Write out the records once more, exactly, and keep any image out.

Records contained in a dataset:
========================
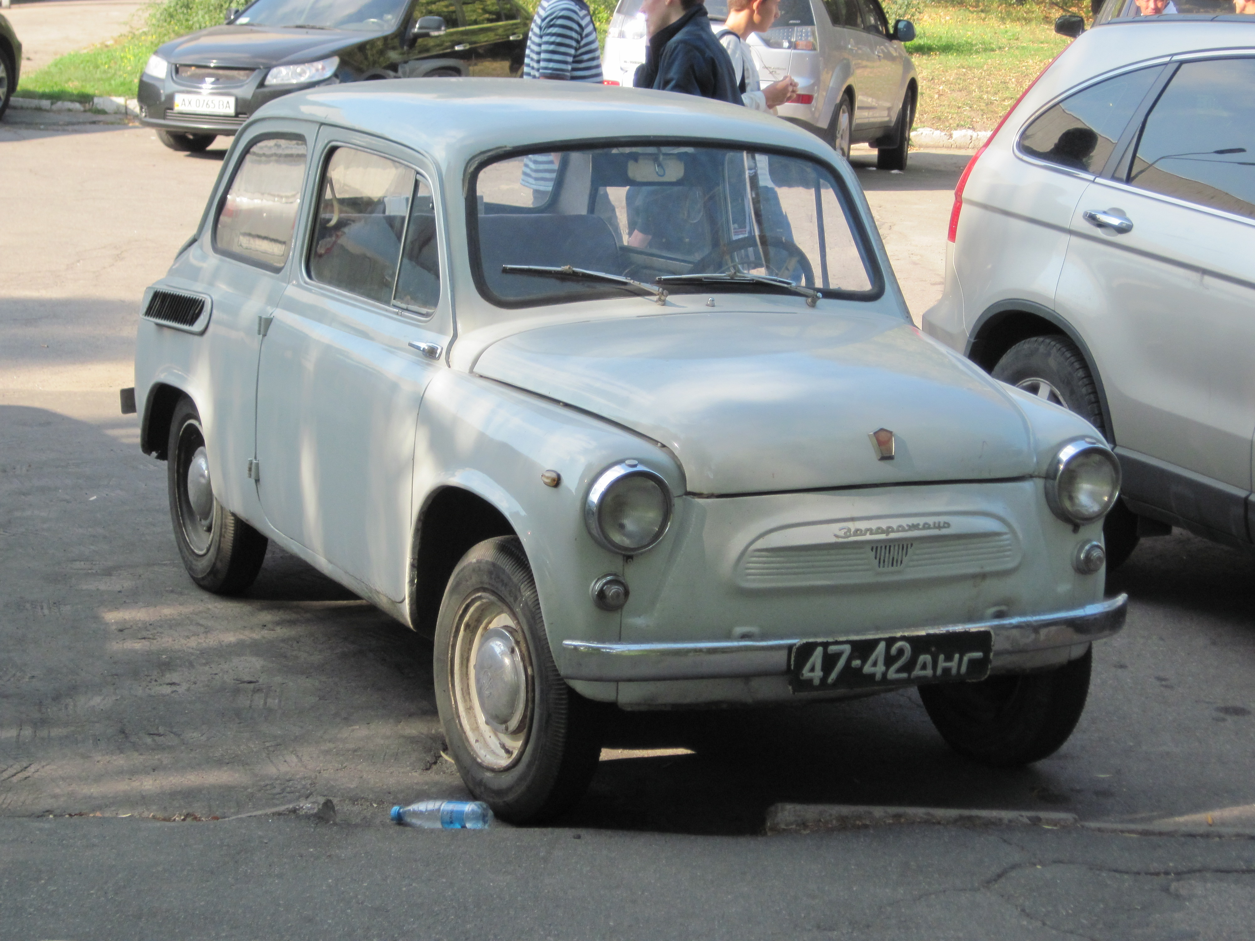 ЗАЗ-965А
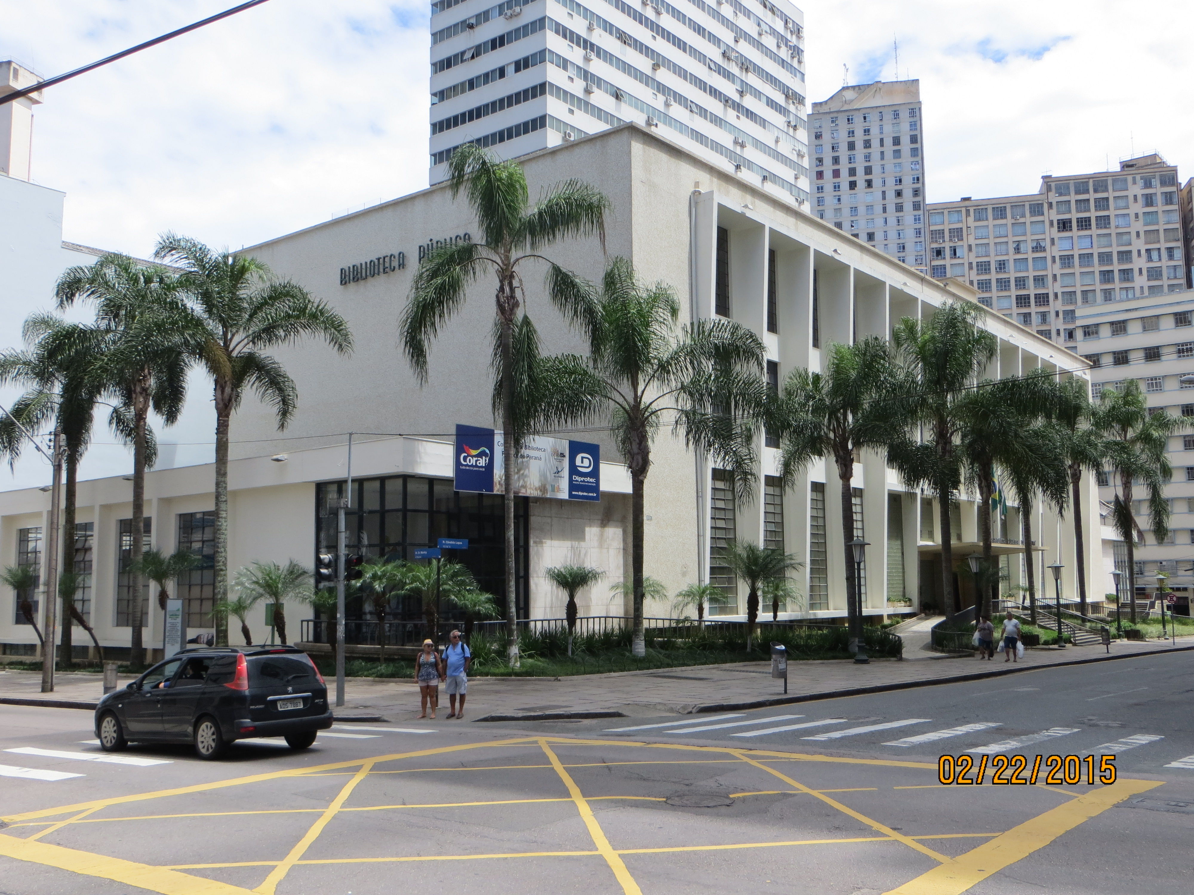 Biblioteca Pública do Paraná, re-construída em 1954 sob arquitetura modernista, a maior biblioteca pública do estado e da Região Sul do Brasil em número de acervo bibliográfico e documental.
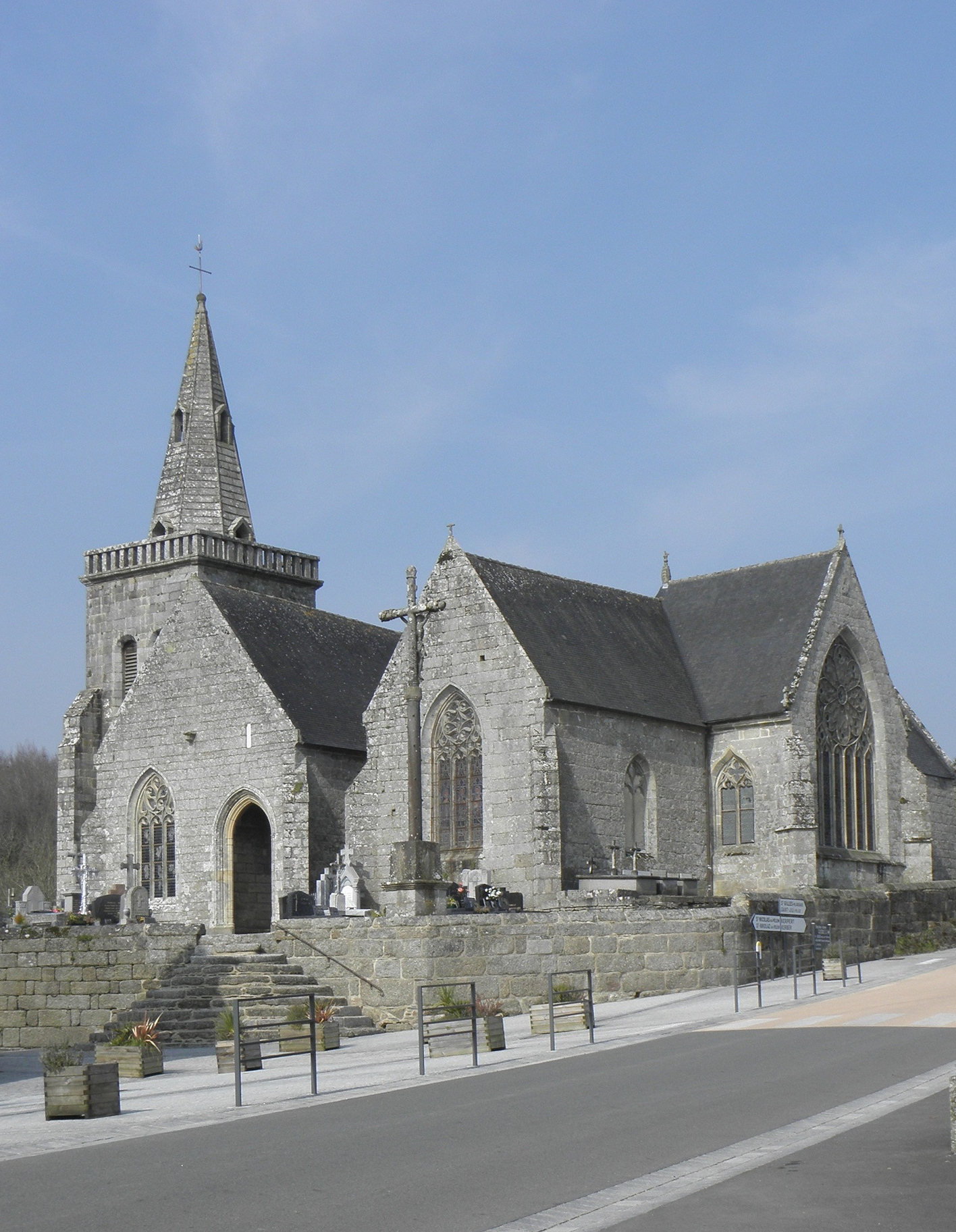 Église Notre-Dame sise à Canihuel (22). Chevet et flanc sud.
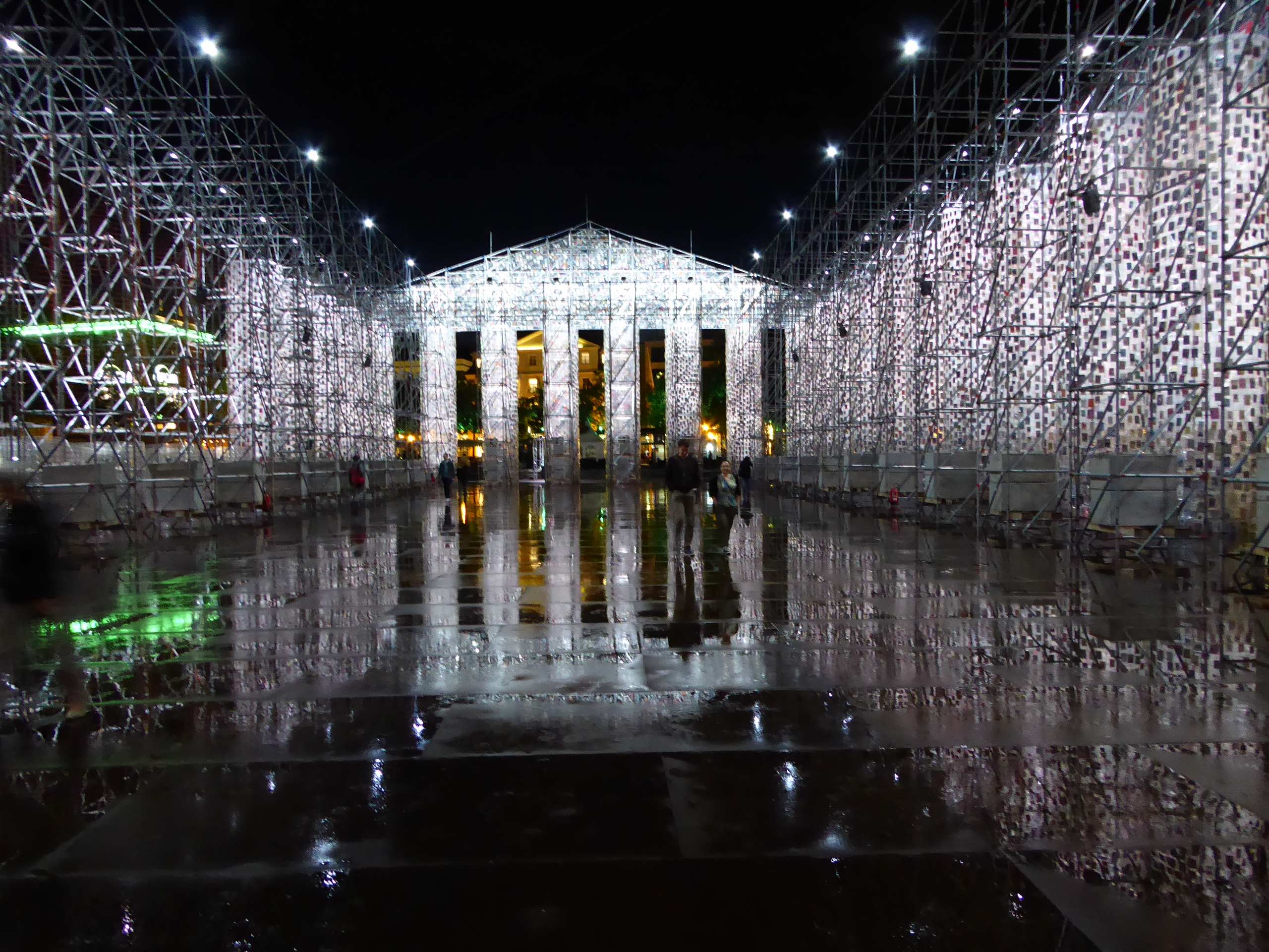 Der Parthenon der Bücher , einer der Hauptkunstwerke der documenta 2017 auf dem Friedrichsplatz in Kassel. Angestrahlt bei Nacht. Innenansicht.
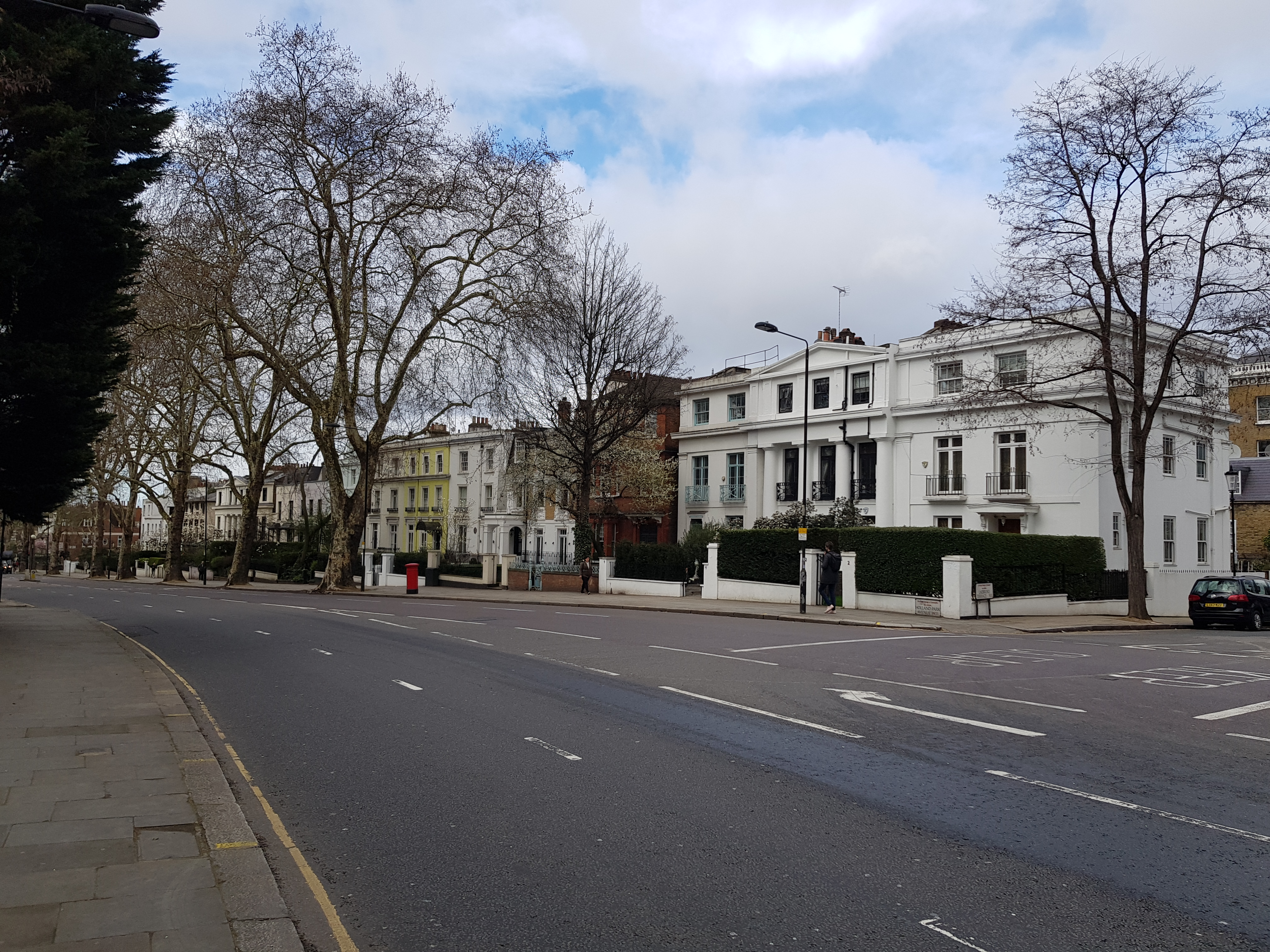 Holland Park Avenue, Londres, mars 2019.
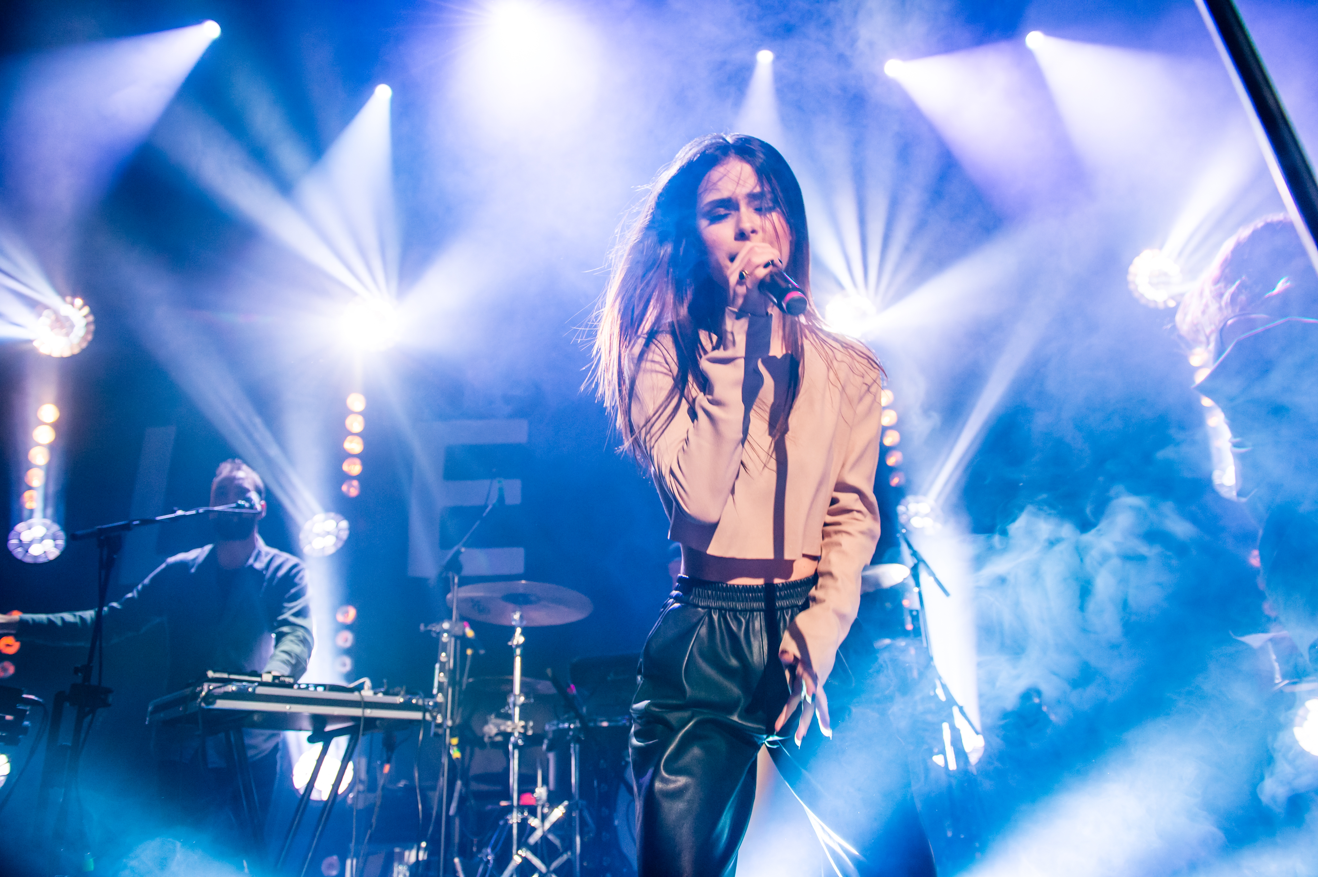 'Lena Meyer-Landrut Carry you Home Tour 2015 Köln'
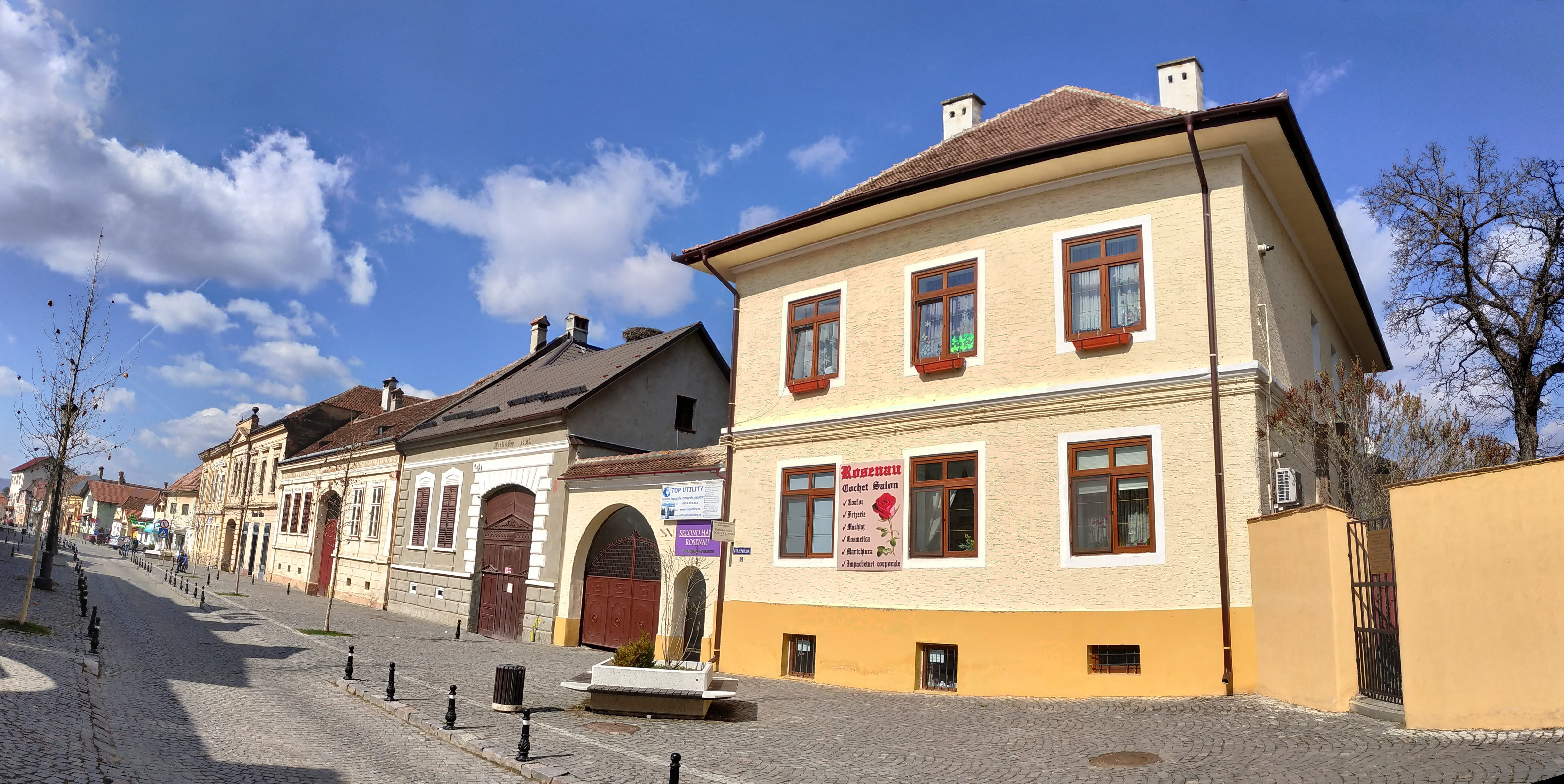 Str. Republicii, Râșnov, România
========================
Exercise solution:
 ЗАЗ-965А
 Biblioteca Pública do Paraná, re-construída em 1954 sob arquitetura modernista, a maior biblioteca pública do estado e da Região Sul do Brasil em número de acervo bibliográfico e documental.
 Église Notre-Dame sise à Canihuel (22). Chevet et flanc sud.
 Der Parthenon der Bücher , einer der Hauptkunstwerke der documenta 2017 auf dem Friedrichsplatz in Kassel. Angestrahlt bei Nacht. Innenansicht.
 Holland Park Avenue, Londres, mars 2019.
 'Lena Meyer-Landrut Carry you Home Tour 2015 Köln'
 Str. Republicii, Râșnov, România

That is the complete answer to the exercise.